Cerpen: Margareth Widhy Pratiwi


“Cerai! Itu saja keputusanku, Bu.”

            Kalimat itu terasa keluar dengan ringan, dari bibir Myrna. Anak perempuanku itu datang ke rumah masih lengkap dengan seragam kantornya. Aku menatap wajahnya yang kaku. Ada emosi yang nampak sudah lama dipendamnya.

            “Aku sudah gak tahan lagi, Bu.” Myrna kembali berucap. Nada marah masih jelas terdengar. Mata yang tadi menatap keluar, kini beralih ke wajahku. Lalu ia kembali berujar, “Daripada semakin sakit hati, maka perceraian itulah jalan terbaik.”

            Aku menelan ludah. Kugigit bibirku, kucoba mencerna kalimat-kalimat yang keluar dari anak sulungku itu. Pernikahan mereka belum genap dua tahun. Kutatap wajahnya yang kaku, lalu kutarik napas yang tiba-tiba menyesakkan dada.

            “Kau lelah sepulang dari kantor, Na,” kataku pelan. “Mandi dan ganti bajumu. Supaya hatimu tenang.” Aku berusaha untuk meredakan amarahnya.

            Myrna menatapku. Ia nampak akan berbicara lagi, namun hanya membuang napasnya lalu beranjak. Tidak lagi membantah, saat kusuruh membersihkan diri.

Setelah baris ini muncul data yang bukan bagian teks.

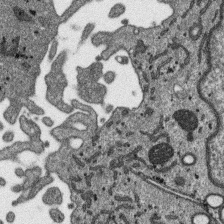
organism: Human
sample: Lung epithelial cells infected with SARS-CoV-2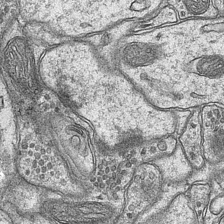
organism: Mouse
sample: CA1 Hippocampus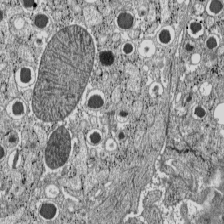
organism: C57BL Mouse
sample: Pancreatic islet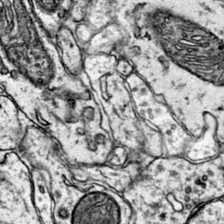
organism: Mouse
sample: Primary visual cortex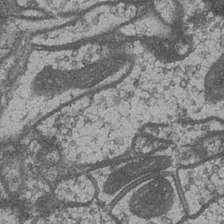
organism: Drosophila
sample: Optic medulla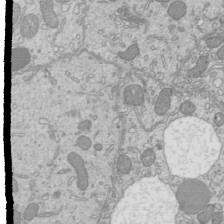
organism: Mouse
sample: Cilia; mouse epididymis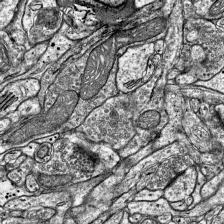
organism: Mouse
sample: Visual Cortex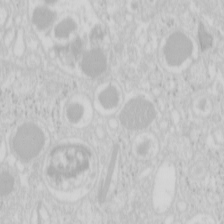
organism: Mouse
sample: Pancreas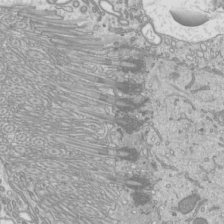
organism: Mouse
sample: Cilia; mouse epididymis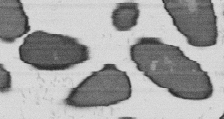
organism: B. subtilis
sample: Bacterial spore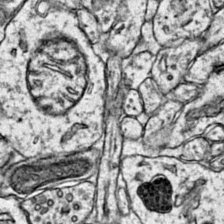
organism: Mouse
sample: Primary visual cortex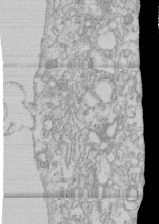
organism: Human
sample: CRL-1474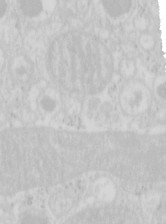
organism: Mouse
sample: Pancreas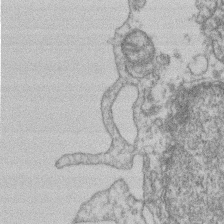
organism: Mouse
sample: T cell stromal cell synapse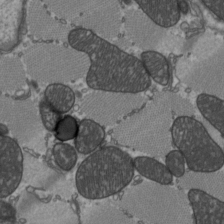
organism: C57BL Mouse
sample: Heart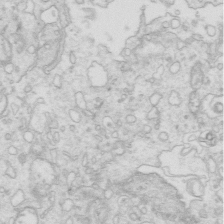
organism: Mouse
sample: Multiciliated cells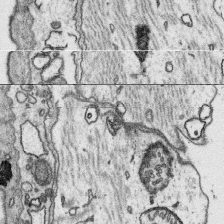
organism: Platynereis dumerilii
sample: Parapodia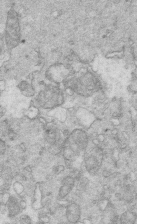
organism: Mouse
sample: Multiciliated cells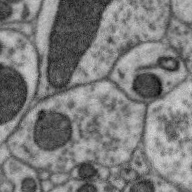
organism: Zebra finch
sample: Brain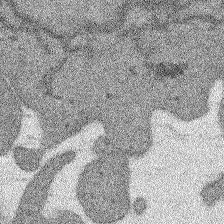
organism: Human
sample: HeLa cells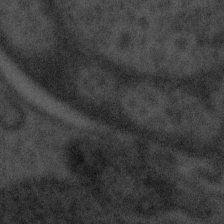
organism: Tuwongella immobilis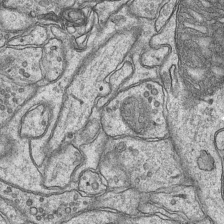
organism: Mouse
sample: CA1 Hippocampus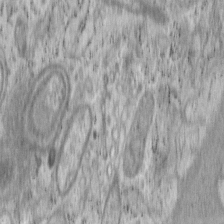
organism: Human
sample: HeLa cells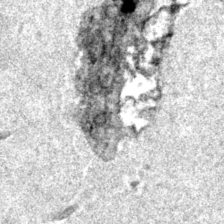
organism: Murine (Unspecified Species)
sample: Bone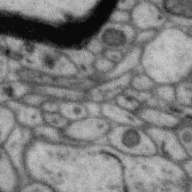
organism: Zebra finch
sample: Brain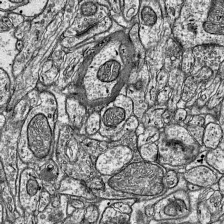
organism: Mouse
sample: Visual Cortex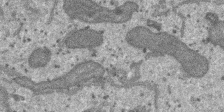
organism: Human
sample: Lung epithelial cells infected with SARS-CoV-2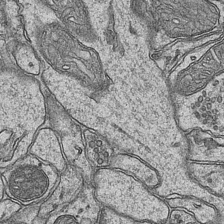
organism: Mouse
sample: CA1 Hippocampus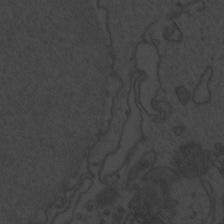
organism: Zebrafish
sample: Macrophage infected with Toxoplasma gondii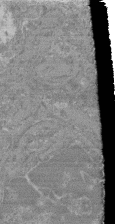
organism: Mouse
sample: Glomerulus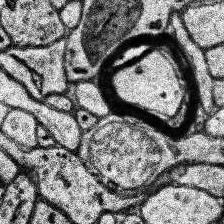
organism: Human
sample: Temporal Lobe

            Kutarik napas panjang. Mencoba mengisi paru dengan udara segar. Apa yang disampaikan Myrna baru saja, tentang sikapnya sempat membuat napasku sedikit sesak. Sikap anak perempuanku yang berani mengambil keputusan secara mandiri, tanpa rasa takut. Sikap yang membuat anganku terlempar masa tigapuluh tahun ke belakang.

            Perceraian. Tigapuluh tahun yang lalu, keinginan seperti itu selalu terlintas dalam benakku. Keinginan yang sama, namun tak pernah bisa kusampaikan pada ibuku. Perceraian adalah hal yang tabu bagi seorang perempuan Jawa.

            “Ora ilok.” Begitu selalu kata ibuku waktu itu. “Wanita memang seharusnya melayani laki-laki. Kalau kamu pinter melayani, suami tidak akan pernah melupakanmu, Ndhuk. Sejauh apapun suamimu pergi, ia akan kembali dalam pelukanmu.”

            Kata-kata ibu sedemikian terpatri. Telah menjadi pedoman perkawinan ibu, yang harus kuturuti tanpa lagi bisa menolak atau mendebatnya. Jika aku pulang ke rumah dan mengadu tentang perlakuan ayah Myrna, bukan pembelaan atau perlindungan yang kudapat.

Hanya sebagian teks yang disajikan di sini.